Ranga Yogeshwar at the Opening Week 2020: "Cities are not equal“

2020-10-06 The physicist and science journalist Ranga Yogeshwar was the keynote speaker on the third day of the Opening Week. The first-semester students had the opportunity to discuss the future of cities with him online.

Ranga Yogeshwar had a discussion with first semester students. ©Leuphana / Sokolis
Ranga Yogeshwar had a discussion with first semester students.

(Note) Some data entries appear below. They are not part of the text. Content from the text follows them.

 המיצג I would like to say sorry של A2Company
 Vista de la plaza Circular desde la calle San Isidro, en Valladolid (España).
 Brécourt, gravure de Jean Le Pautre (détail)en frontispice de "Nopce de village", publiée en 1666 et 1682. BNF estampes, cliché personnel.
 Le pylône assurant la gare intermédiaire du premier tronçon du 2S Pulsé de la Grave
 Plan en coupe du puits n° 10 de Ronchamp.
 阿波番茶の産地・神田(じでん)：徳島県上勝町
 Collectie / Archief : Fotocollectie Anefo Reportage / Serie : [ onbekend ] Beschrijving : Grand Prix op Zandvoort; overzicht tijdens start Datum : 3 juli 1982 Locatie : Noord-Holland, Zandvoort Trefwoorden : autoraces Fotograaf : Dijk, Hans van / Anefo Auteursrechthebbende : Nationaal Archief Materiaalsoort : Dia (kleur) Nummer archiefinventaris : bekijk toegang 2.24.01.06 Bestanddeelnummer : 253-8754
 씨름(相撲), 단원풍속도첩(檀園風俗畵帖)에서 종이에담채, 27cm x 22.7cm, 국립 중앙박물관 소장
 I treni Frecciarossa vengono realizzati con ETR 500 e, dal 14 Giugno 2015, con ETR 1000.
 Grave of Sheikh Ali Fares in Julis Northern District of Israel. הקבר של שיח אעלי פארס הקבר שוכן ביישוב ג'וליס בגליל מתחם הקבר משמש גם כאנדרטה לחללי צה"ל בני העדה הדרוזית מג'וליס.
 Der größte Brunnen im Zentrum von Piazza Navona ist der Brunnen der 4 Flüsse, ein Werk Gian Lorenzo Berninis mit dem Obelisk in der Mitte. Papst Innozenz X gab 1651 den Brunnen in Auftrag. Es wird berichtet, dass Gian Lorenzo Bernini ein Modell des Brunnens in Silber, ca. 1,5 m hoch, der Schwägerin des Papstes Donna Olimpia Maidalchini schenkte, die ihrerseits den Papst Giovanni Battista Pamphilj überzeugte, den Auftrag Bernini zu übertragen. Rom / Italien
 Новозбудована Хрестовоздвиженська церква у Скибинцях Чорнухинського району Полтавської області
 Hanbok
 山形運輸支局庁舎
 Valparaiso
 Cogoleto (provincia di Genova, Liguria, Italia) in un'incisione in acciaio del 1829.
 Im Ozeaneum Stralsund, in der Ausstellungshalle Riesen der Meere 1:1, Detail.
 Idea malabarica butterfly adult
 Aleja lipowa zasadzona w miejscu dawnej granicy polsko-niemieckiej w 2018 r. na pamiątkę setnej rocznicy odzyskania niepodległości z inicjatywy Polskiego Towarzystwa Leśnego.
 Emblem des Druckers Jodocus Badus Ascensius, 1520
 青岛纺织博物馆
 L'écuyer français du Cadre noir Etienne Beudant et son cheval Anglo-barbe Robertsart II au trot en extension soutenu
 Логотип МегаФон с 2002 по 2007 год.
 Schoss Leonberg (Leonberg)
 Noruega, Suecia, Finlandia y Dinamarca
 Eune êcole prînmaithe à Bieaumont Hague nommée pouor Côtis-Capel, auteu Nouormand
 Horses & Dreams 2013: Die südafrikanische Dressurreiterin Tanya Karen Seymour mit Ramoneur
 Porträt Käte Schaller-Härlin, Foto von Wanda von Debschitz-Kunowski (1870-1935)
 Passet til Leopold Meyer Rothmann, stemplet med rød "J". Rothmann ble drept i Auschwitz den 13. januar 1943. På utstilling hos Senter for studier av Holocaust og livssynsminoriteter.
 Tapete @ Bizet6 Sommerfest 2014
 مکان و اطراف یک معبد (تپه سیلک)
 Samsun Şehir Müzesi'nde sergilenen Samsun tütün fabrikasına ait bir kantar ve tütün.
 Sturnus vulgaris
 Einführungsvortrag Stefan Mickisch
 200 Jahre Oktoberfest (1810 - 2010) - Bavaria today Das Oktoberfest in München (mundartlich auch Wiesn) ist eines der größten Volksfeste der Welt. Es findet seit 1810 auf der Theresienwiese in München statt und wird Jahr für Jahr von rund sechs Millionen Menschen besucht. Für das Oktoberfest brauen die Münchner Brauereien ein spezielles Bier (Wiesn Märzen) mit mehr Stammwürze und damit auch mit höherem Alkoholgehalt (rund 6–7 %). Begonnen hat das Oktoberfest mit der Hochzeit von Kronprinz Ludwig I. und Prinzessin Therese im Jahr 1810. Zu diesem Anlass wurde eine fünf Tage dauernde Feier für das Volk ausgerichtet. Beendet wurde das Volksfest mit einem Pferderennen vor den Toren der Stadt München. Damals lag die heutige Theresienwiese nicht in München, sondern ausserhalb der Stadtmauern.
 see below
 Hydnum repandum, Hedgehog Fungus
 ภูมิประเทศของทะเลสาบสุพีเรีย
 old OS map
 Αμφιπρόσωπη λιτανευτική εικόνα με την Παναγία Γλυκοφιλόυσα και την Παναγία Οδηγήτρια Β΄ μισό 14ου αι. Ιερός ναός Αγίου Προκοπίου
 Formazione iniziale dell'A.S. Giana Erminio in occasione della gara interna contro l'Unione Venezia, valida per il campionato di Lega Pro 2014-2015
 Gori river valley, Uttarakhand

The darker the squares on the map of Chicago are, the more corona deaths there were in these parts of the city. It is noticeable that the squares are not evenly distributed over the city area. They cumulate in quarters of higher economic uncertainty and show Ranga Yogeshwar above all: "Cities are not equal." The Corona crisis has highlighted differences in various places. The science journalist shows pictures of two houses: a villa with a large garden and an apartment building without balconies. The lockdown may have applied to everyone, but it was probably experienced differently depending on the living situation. 

Ranga Yogeshwar lists the names of Chinese cities that probably only a few of the 1400 first-semester students listening to the physicist online know: Shenzhen, for example, generates the economic output of Sweden; Guanchu is comparable to Switzerland. Pictures of Cairo show the high level of air pollution over the city, while Berlin has many green spaces and only a few high-rise buildings. The Shibuya cossing in Tokyo is different: outside Corona, it is crossed daily by around 500,000 people. But not without observing rules, such as the crosswalk they cross. Traffic lights and road signs are present in every city: "Cities are not places of liberties. Everywhere we have restrictions," explains Ranga Yogeshwar. 

For the physicist, digital innovation is closely linked to urban development: "The digital age is not only changing us, but also our cities.“ He believes that shopping in cities could change dramatically and reports on a store of a large online retailer in downtown San Francisco. Although everything there looks like a normal store, there are no checkouts. All purchases are recorded and paid for digitally via an app. Staff is hardly needed anymore. Even the future of large shopping malls is questionable for Yogeshwar. Since the beginning of the Corona pandemic, even more people would order online. The digital age could therefore influence the topology of cities. Yogeshwar reports on the construction of an office building in Munich, which has now been reduced in size by half. In a digitalized world, it makes little sense for people to lose two hours a day in a traffic jam or on a suburban train, only to sit in an office in front of a laptop. 

Ranga Yogeshwar also discussed the pros and cons of data collection within the population with the students: "Data collection has a lot of good, you can plan a lot of things," the science journalist answered a student's question. On the other hand, artificial intelligence would hardly respect privacy. In China, people accepted a high level of data collection because it made them feel more secure. In Germany, on the other hand, there was already a lot of discussion about the Corona app. However, the attitude towards data collection is changing here as well when it comes to one's own security. Yogeshwar, for example, referred to pub visits that would no longer be possible during the Corona pandemic without leaving your own address. The situation is similar with payment. More and more people are doing this cashlessly in Corona times because it is desired: "We are entering an age where this digital grammer is coming global.”